**The problem:** Reproduce the data below exactly as written. Pictures do not belong in the copy.

**Data below:**

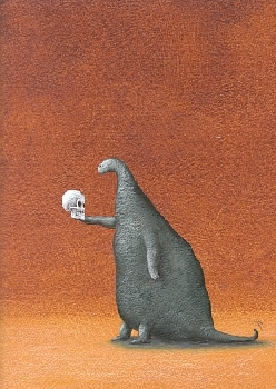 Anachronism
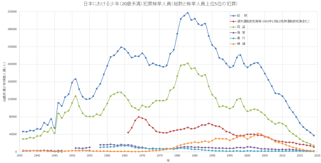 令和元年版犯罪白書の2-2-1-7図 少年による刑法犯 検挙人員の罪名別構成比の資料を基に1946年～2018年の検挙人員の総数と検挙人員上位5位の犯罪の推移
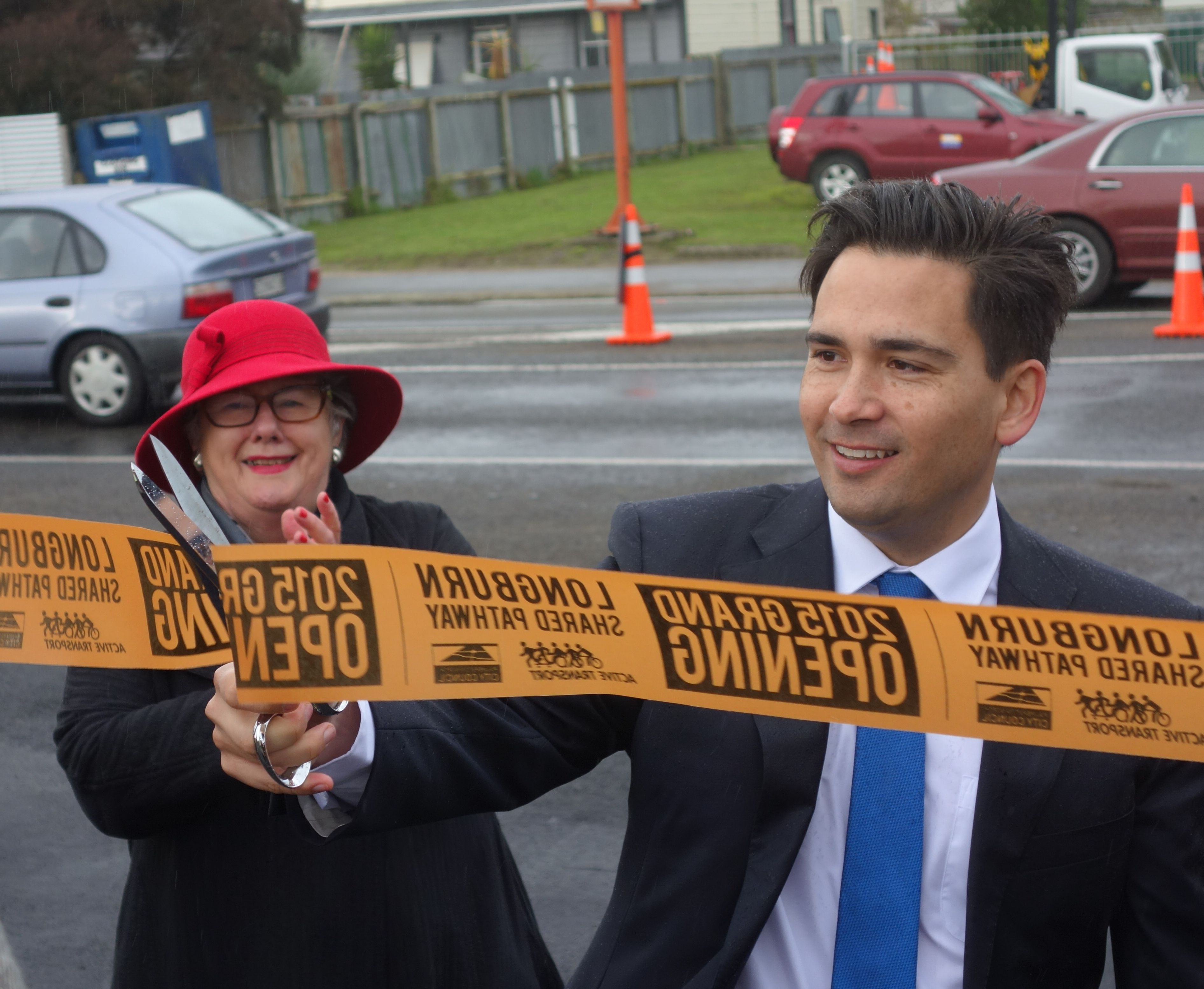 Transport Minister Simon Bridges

**Solved problem:**
 Anachronism
 令和元年版犯罪白書の2-2-1-7図 少年による刑法犯 検挙人員の罪名別構成比の資料を基に1946年～2018年の検挙人員の総数と検挙人員上位5位の犯罪の推移
 Transport Minister Simon Bridges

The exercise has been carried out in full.